Why writing this memo

I have written this memo to illustrate the difference in risk between investing in pre-seed and post-seed.

Over the last few weeks, I have been having hot discussions about the high valuations for YC startups at demo day. Some argue that for companies with potential $10 billion valuations, the entry price of $10M, $20M, or $50M doesn’t matter. However, many of these companies are just a few months old, with only 1–2 founders and unproven ideas and hypotheses about markets and customers. While the potential upside is exciting, the risk across them varies significantly (many raise at similar valuations). And most Pre-seed companies inherently carry a higher risk profile, which should also be reflected in their valuation.

Pre-seed vs.
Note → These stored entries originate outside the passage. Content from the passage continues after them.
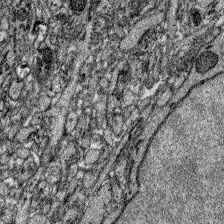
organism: Zebrafish
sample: Larval olfactory bulb
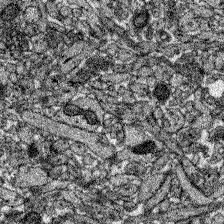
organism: Zebrafish
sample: Larval olfactory bulb
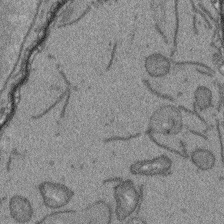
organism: Arabidopsis thaliana
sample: Root tip
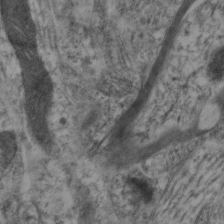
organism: Mouse
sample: Neocortex
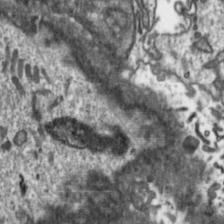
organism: Toxoplasma gondii
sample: Parasites in a vacuole inside a host cell
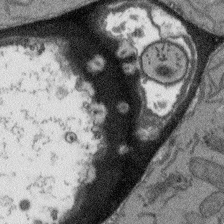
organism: Arabidopsis thaliana
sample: Root tip
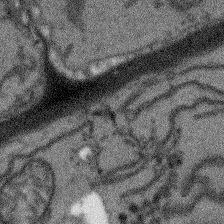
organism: Arabidopsis thaliana
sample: Root tip
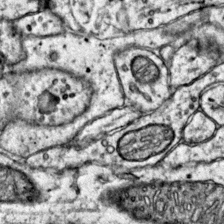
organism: Mouse
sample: Primary visual cortex
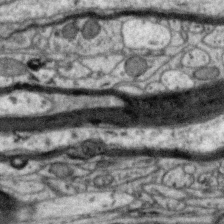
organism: Zebra finch
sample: Brain
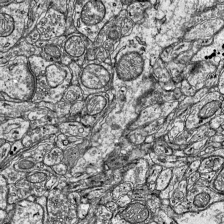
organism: Mouse
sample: Visual Cortex
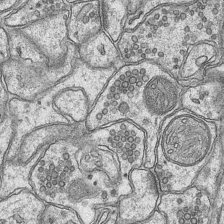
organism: Mouse
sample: CA1 Hippocampus
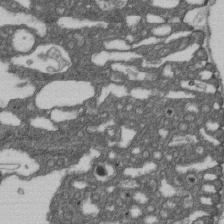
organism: Drosophila
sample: Nephrocyte
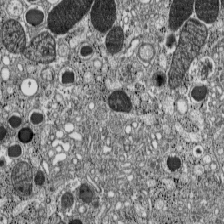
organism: C57BL Mouse
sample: Pancreatic islet
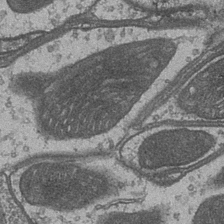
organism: Drosophila
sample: Optic medulla
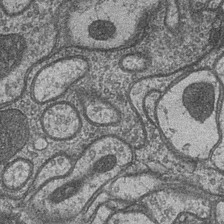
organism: Drosophila
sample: Optic medulla
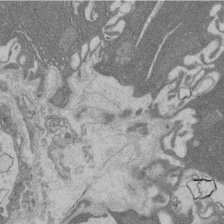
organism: Rat
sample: Salivary granule
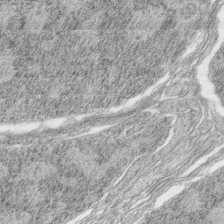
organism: Zebrafish
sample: synaptic ribbons in rod cells and cone cells
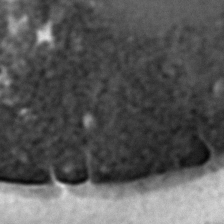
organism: C. elegans
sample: C. elegans embryo
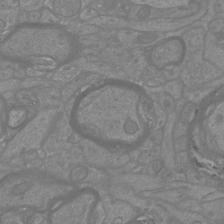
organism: Mouse
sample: Cortical neurons
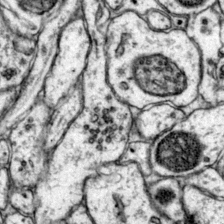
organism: Mouse
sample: Primary visual cortex
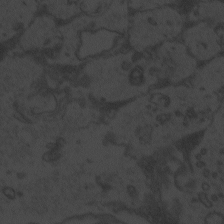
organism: Zebrafish
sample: Macrophage infected with Toxoplasma gondii
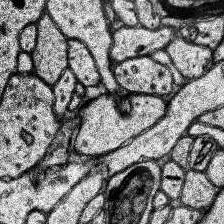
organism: Human
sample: Temporal Lobe
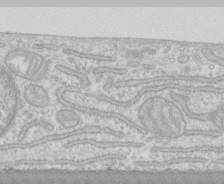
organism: Human
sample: CRL-1474
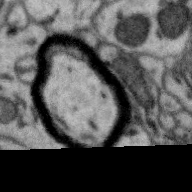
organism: Zebra finch
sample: Brain
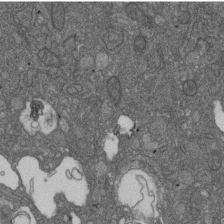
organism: Drosophila
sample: Nephrocyte
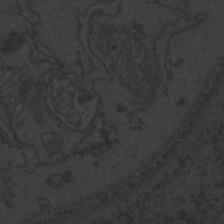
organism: Zebrafish
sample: Macrophage infected with Toxoplasma gondii
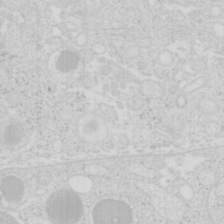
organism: Mouse
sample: Pancreas
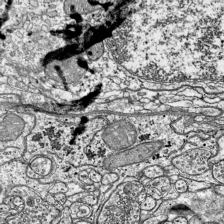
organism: Mouse
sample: Visual Cortex
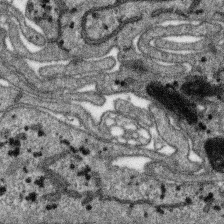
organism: Human
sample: Lung epithelial cells infected with SARS-CoV-2
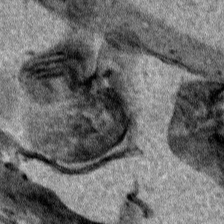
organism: Human
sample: Mitochondria in HCT116 cells
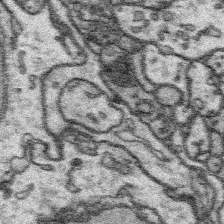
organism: Platynereis dumerilii
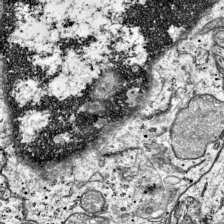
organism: Mouse
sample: Visual Cortex
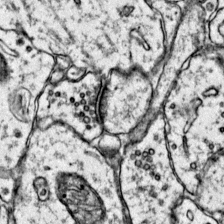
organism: Mouse
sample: Primary visual cortex
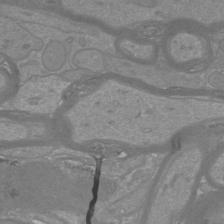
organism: Mouse
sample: Cortical neurons
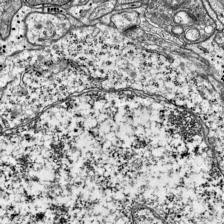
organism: Mouse
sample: Visual Cortex
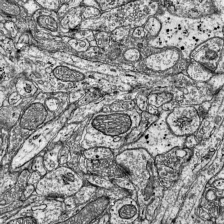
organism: Mouse
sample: Visual Cortex
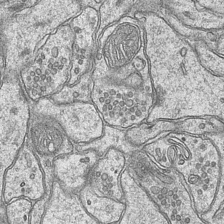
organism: Mouse
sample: CA1 Hippocampus
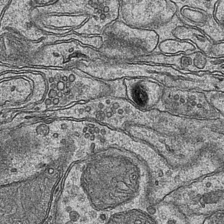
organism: Mouse
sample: CA1 Hippocampus
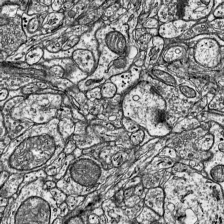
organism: Mouse
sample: Visual Cortex
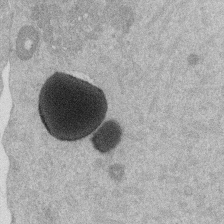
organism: Mouse
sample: Dividing mouse embryo 1 cell stage
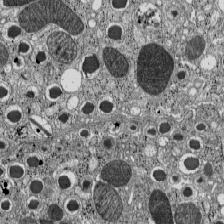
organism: C57BL Mouse
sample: Pancreatic islet
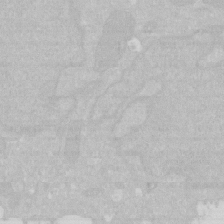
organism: Human
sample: HIV infected U937 cells
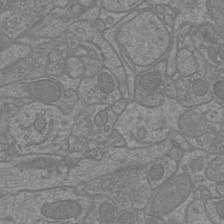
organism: Mouse
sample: Cortical neurons
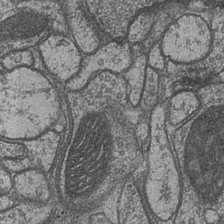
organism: Drosophila
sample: Optic medulla
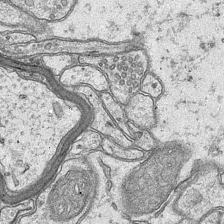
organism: Mouse
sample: CA1 Hippocampus
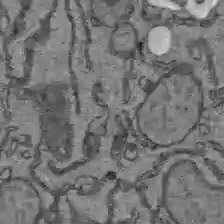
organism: C57BL Mouse
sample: Liver
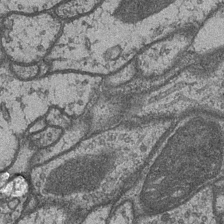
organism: Drosophila
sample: Optic medulla
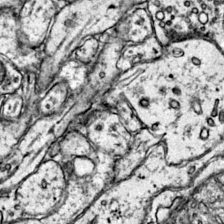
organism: Mouse
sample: Primary visual cortex

Post-seed

While pre-seed startups have challenges, they typically present more risk than the post-seed stage, suggesting a difference in valuation.

Therefore, waiting might be a better strategy if you could invest in a post-seed company with similar potential but significantly less risk, just at a slightly higher valuation. Interestingly, some YC companies from previous years that progressed within 20 months, reducing their risk profile for Seed or Series A funding, raised capital at valuations only slightly higher than their pre-seed demo day valuation. This indicates that initial high valuations often adjust to “fairer” valuations at later stages. So by investing later, you pay a little more, get a lot less risk, and avoid early stage failures. . Additionally, there is the time value of money, since investing 2 years later at a similar valuation has a much better IRR.

Investment considerations

Of course, this approach assumes that successful pre-seed companies won’t experience a disproportionate valuation increase in later rounds, making early investments advantageous (but, on average, we are not observing this). Additionally, it assumes you’ll have the opportunity to invest and have an allocation in later rounds.

A recent breakfast meeting I attended with Howard Marks reminded me of his quote: “Success is not about investing in good companies, but investing at good prices.” This assumes that the scorecard of investing is about the returnsand not only about finding the best companies. While there’s some correlation, it’s not perfect (e.g., investing in Instacart or Loom’s later rounds).